Justamente esse "tarifaço sobre os terrenos baldios", como bem abordado no Correio do Estado, é o que ajuda a explicar a "chiadeira" sobre o IPTU neste começo de 2026.

Em outras palavras, até o ano passado os proprietários de boa parcela destes terrenos pagavam 1% de imposto, até essa mudança para 3,5% que sozinha já representa um aumento de 250% no valor do carnê e, se estes terrenos estão na lista dos 45% dos imóveis que sofreram majoração desta taxa por conta da reclassificação feita este ano, acabaram sofrendo tarifaço duplamente.

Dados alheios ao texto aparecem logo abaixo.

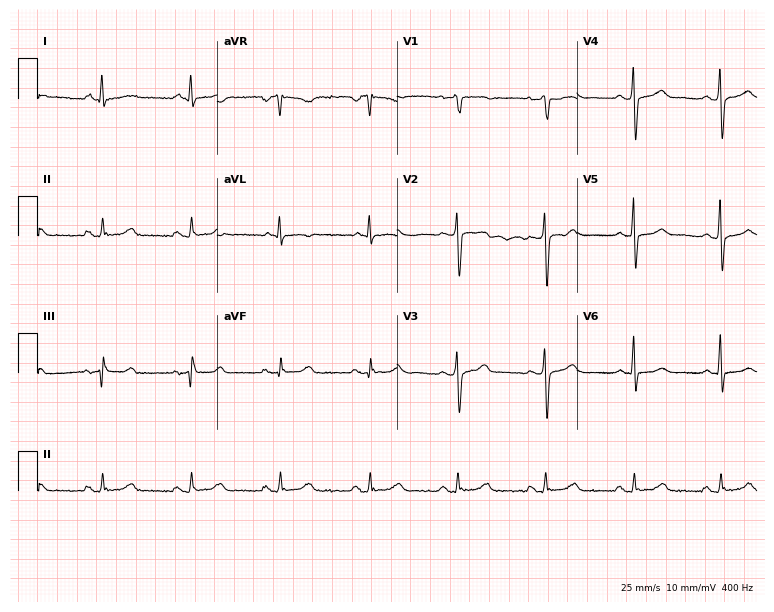
Electrocardiogram (7.3-second recording at 400 Hz), a female patient, 52 years old. Of the six screened findings (first-degree AV block, right bundle branch block (RBBB), left bundle branch block (LBBB), sinus bradycardia, atrial fibrillation (AF), sinus tachycardia), none is recorded. Findings outside these six are not listed.
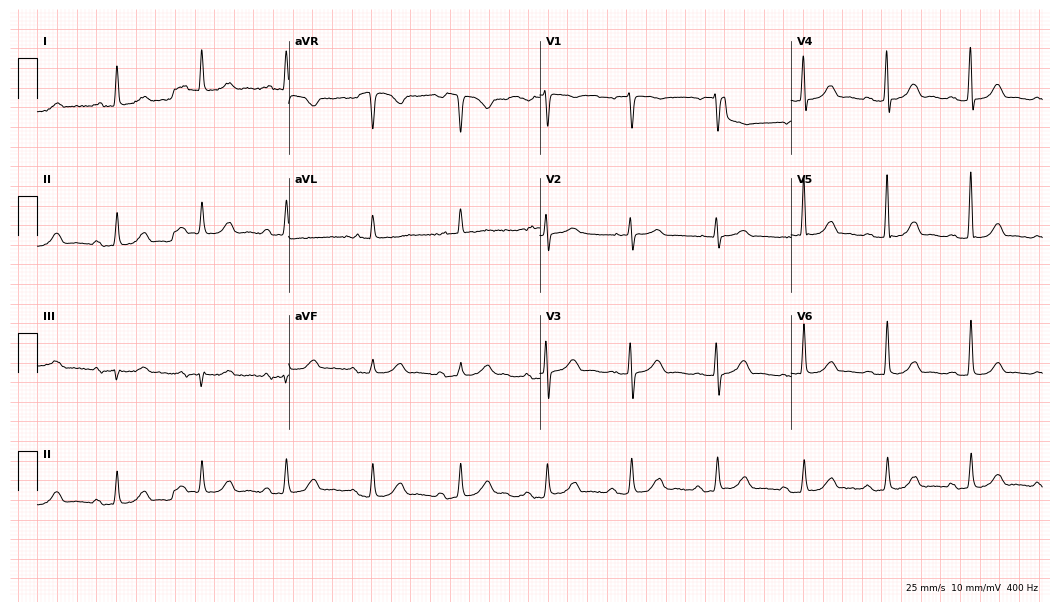
Standard 12-lead ECG recorded from a female patient, 77 years old (10.2-second recording at 400 Hz). Read as a normal ECG.
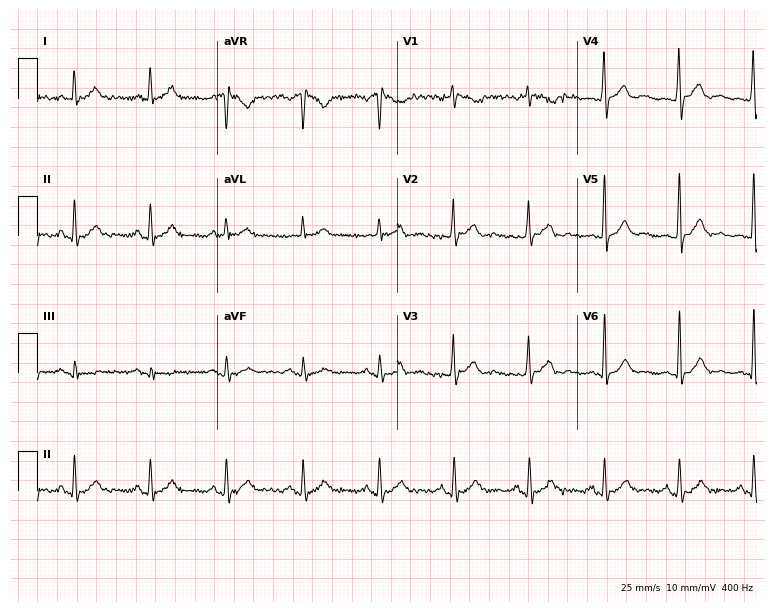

"Então, se o cara tinha um imóvel de 100 mil reais e pagava mil, ele pode, dependendo do caso, estar pagando 3.500 reais, mas sem uma alteração do valor venal do imóvel, mas dentro de acordo com o que o Código Tributário Municipal estabelece em consonância com o Código Tributário Nacional", disse o próprio secretário de relação há exatamente uma semana (07). 

Alegando que ficou de fora dos debates referentes ao aumento do IPTU, a Câmara Municipal de Campo Grande indicou a constituição de uma equipe técnica especializada para estudar, discutir e avaliar os critérios utilizados na elaboração. 

Instituída a Comissão Técnica que tem atuado em cima das mudanças anunciadas sobre o IPTU, foram necessários alguns posicionamentos da Câmara e demais entidades, como a Ordem dos Advogados do Brasil do Mato Grosso do Sul (OAB-MS) para que os prazos do IPTU fossem alterados.